The hounds collapsed in a pile of yelping, squealing terrorized fur, then regrouped and dashed back the trail. Fleeing, tails tucked and barking in panic. We ran them until the left the logging road for the safety of the dense woods, then turned for home. A hundred yards back we picked up Saturday.

But the morning was still young. We'd heard the neighbor's goat had escaped about a week ago and I'd been asked to keep an eye open for him. A nice year old Nubian buck named Christian. They only had him a week before he set out on his own … The neighbor is my sister, who needed a goat like she needed a leaky roof, but …

Now Kessy and I have ridden up on bears several times, and of course often hounds, so when we rounded the turn, and there stood Christian about 100 feet ahead, I was happy. When Christian saw us, he jumped with joy, and bleated a happy greeting.

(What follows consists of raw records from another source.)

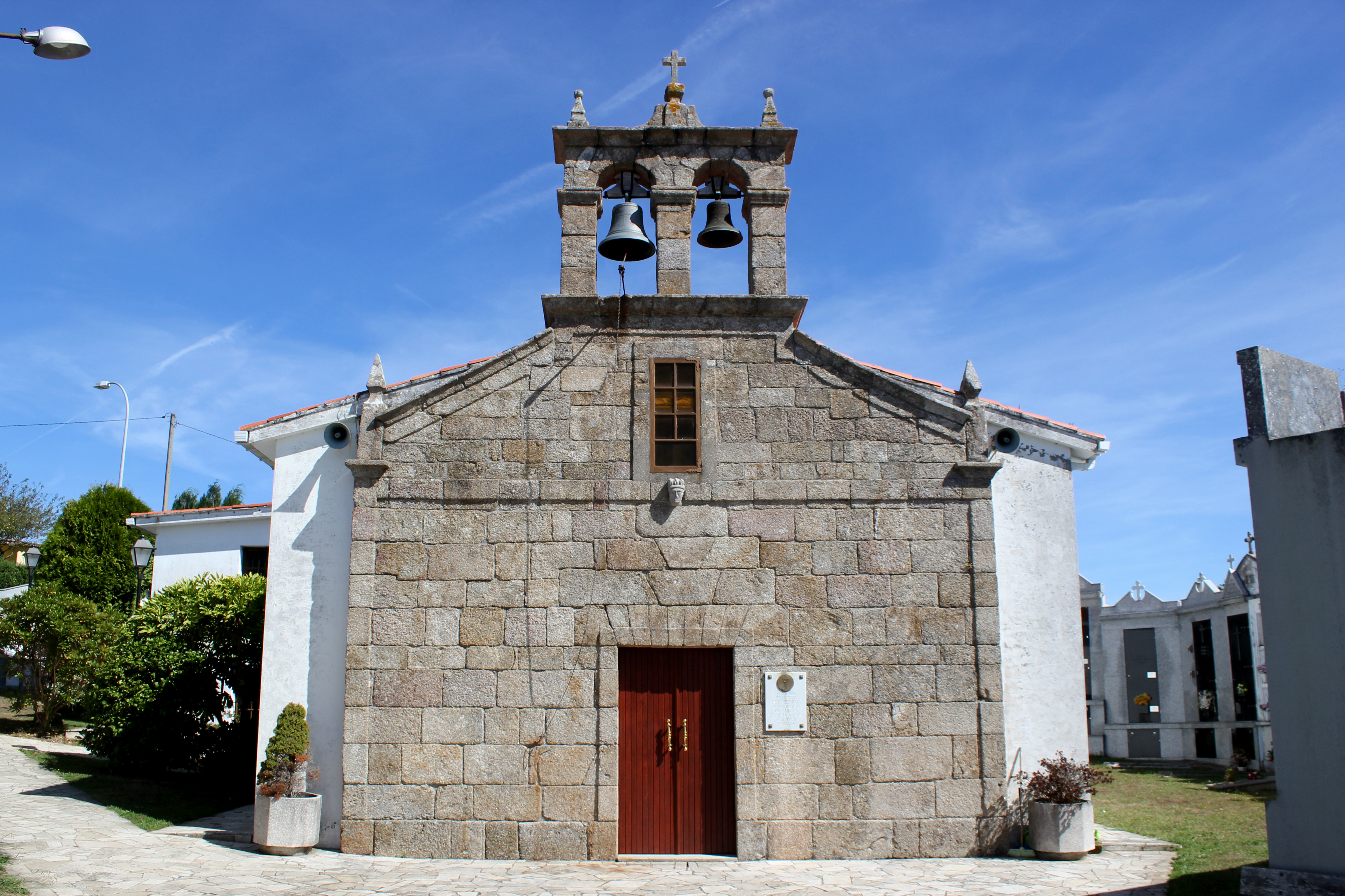 Igrexa de Tabeiaio, Carral.
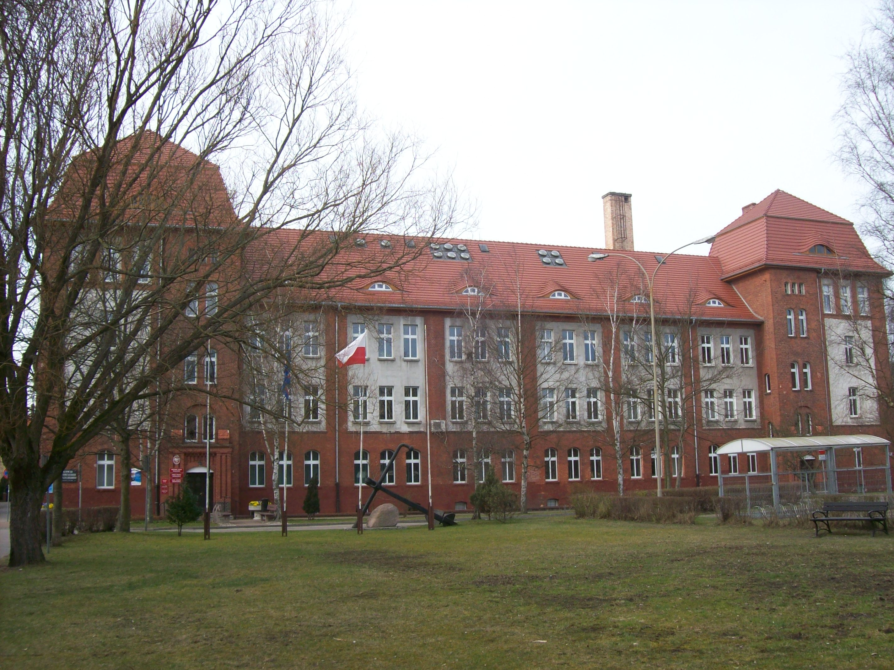 Budynek Urzędu Miasta Świnoujście
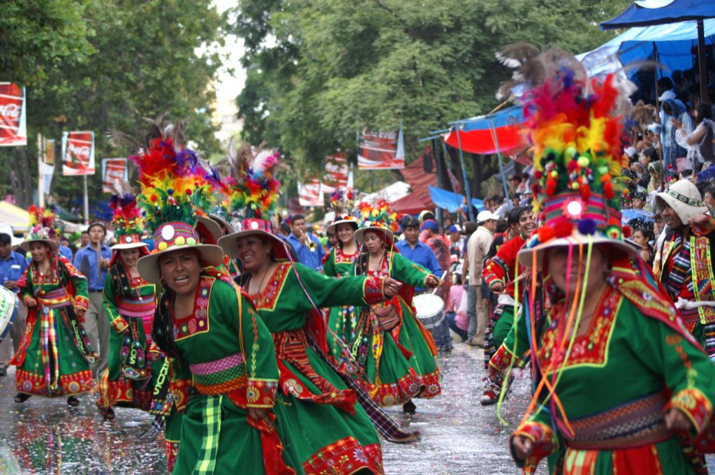 Het Carnaval van Oruro, Bolivia, het staat sinds 2001 vermeld op de Lijst van Meesterwerken van het Orale en Immateriële Erfgoed van de Mensheid van UNESCO.
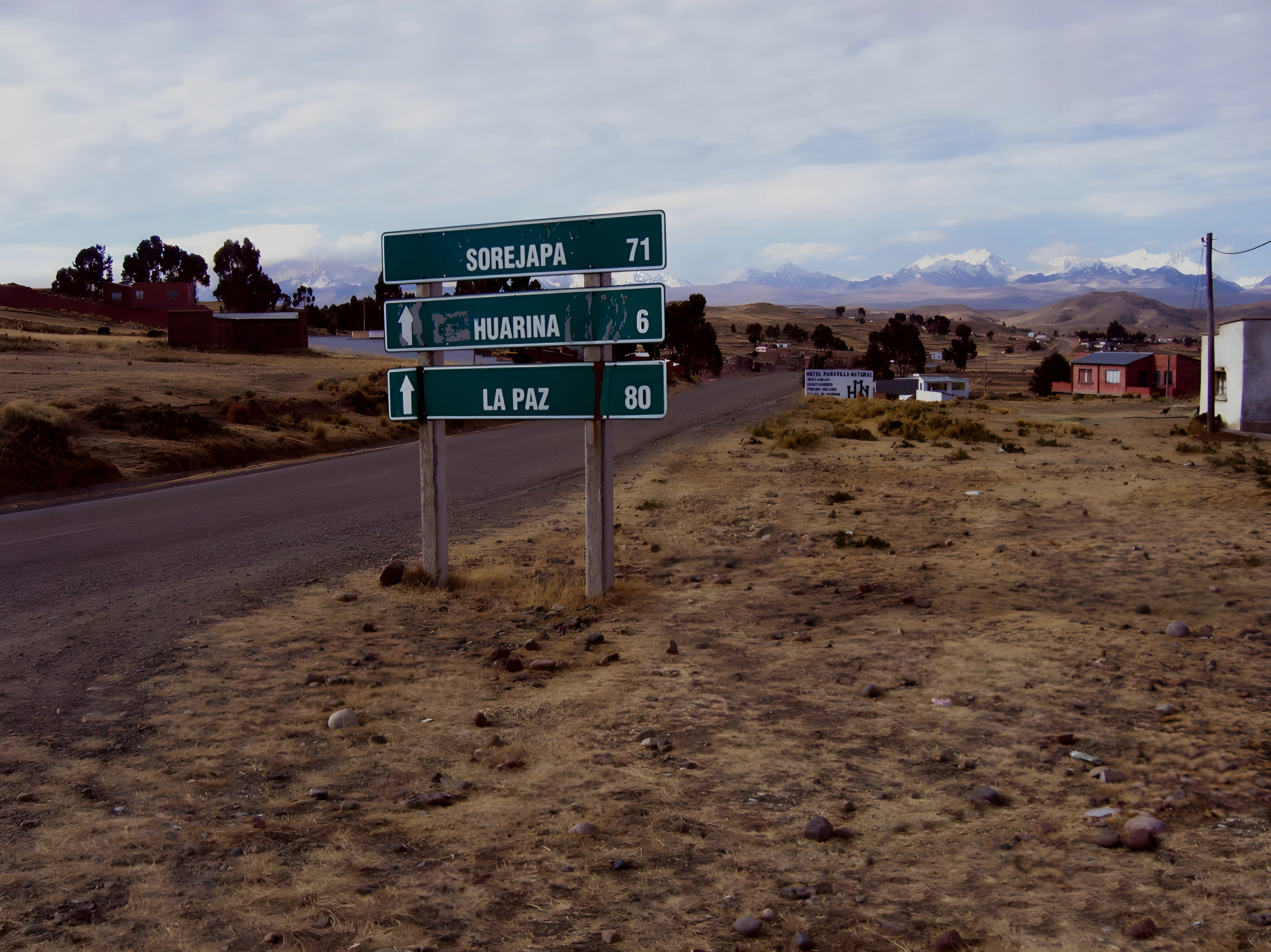 Huarina, Province d'Omasuyos.- La Paz Department (Bolivia), Bolivie. Huarina
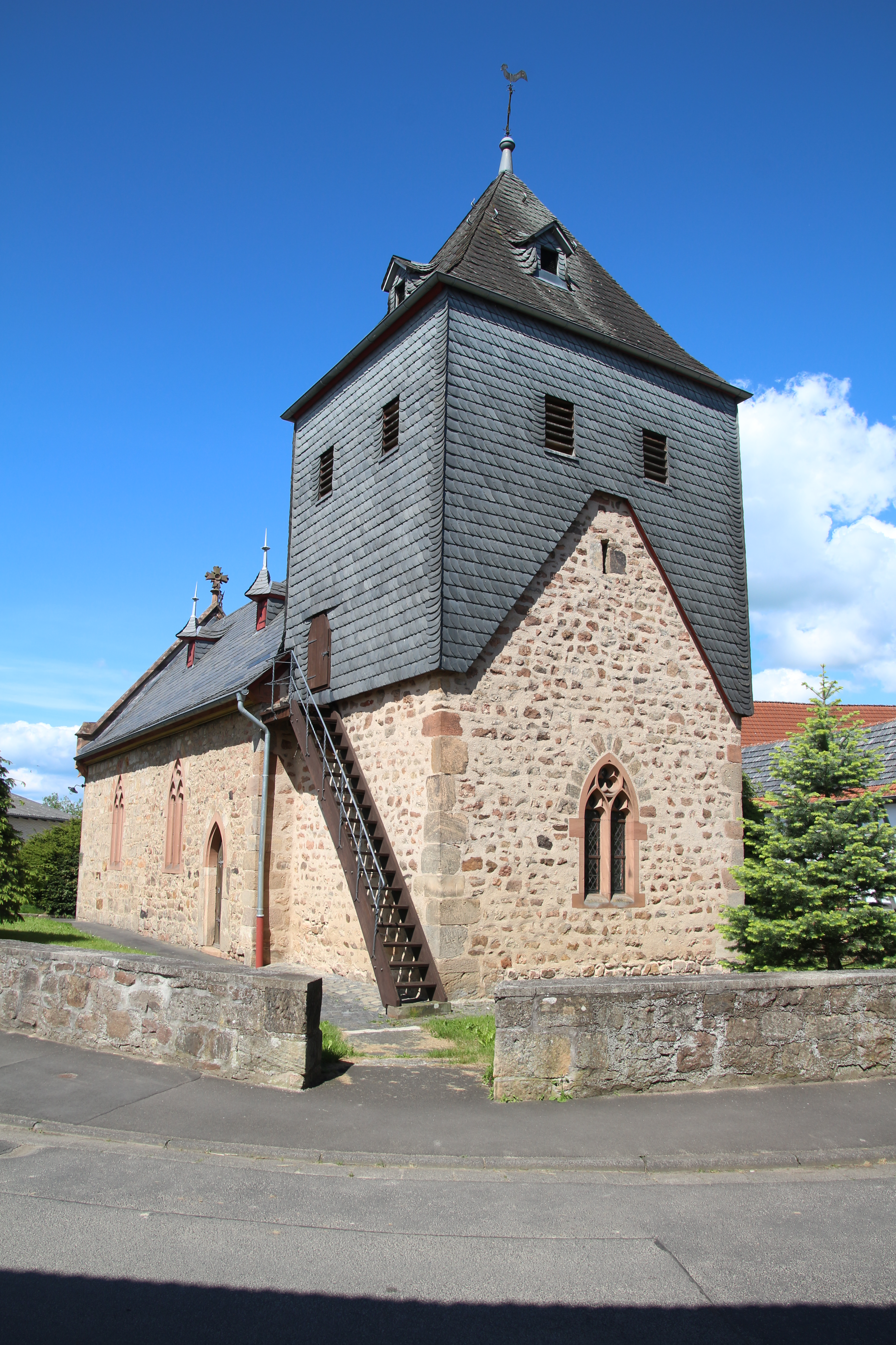 Siehe Bild und Dateiname
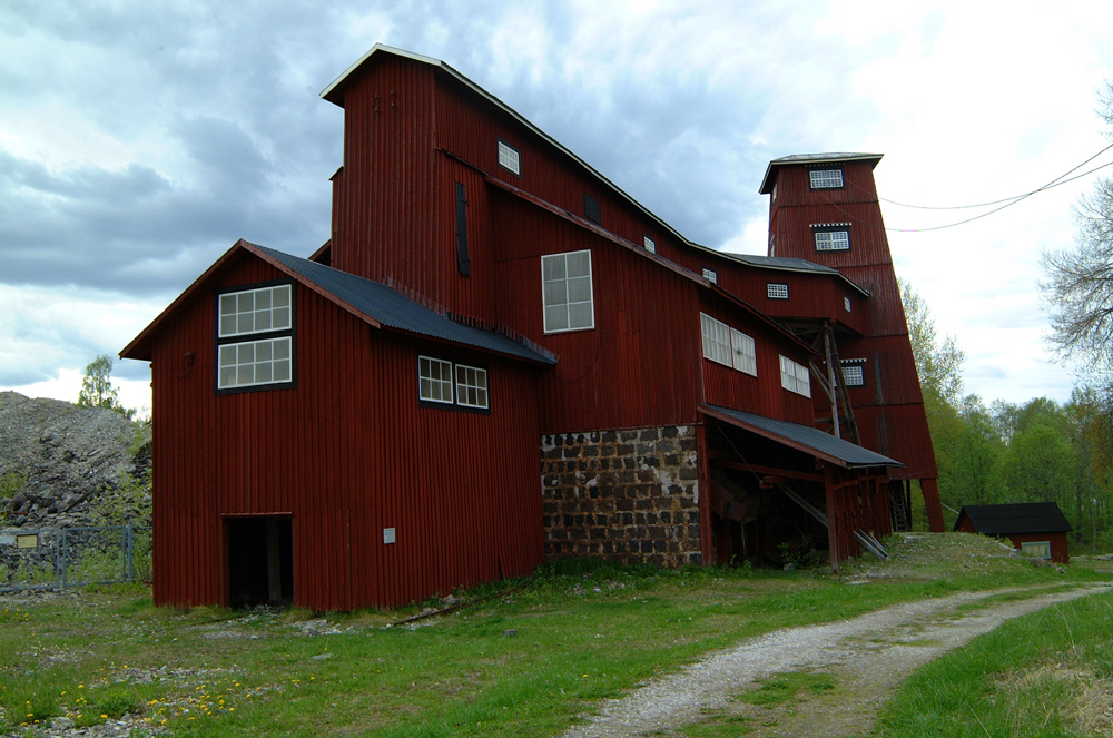 Långban, gruvan. Foto: Cucumber maj 2004.

Then began bouncing our way.

I reckon it was Kessy's first ever, horse meets goat moment, because she launched into a series of twists and crowhops that would have made a rodeo horse proud. Christian just kept coming, and bleating. He was so happy to see someone!

I'm still not sure I know how I rode that little explosion out, but I kept patting Kessy's neck and telling her, "It's okay, he's your cousin." Finally Kessy settled into a slow, bouncing, trembling walk, away from Christian.

It took a lot to turn her around, and when she did, the goat hopped off the trail into the woods. I saw our chance and hurried Kessy past him. At this point we were only about a quarter mile from our trail through the woods to our barn. I wasn't sure Christian would follow, so we stopped and waited … a safe distance ahead. Kessy still trembled. Then Christian stepped from the woods to follow us, Saturday behind him.

Kessy began to settle nicely, in fact as we made our way toward home we would need to stop often to wait for little Christian, who called out if we got too far ahead, and Kessy began stopping on her own! Saturday stayed with Christian.

Christian followed nicely even as we turned off the logging road, and it became clear Kessy had gone from scared as all get out, to worrying about her little goat buddy. At each turn on the tight brushy trail she stopped on her own and waited until Christian was back in sight.

I called Ravishin' Robbie to tell her we were bringing Christian home, and asked her to open both gates on the barn so I could ride through and get Christian in the barn. It worked beautifully, and he and Kessy stood together like lifelong friends. In fact when I rode Kessy out to the mounting platform to dismount, little Christian hollered and hollered from the barn.

We waited all together in Kessy's barn until my sister came to take Christian home again. Kessy and Christian are now good buddies and we'll need to let them visit often, perhaps even take Christian along a ride every now and then. We sure had an adventurous ride, and hope you enjoyed riding with us!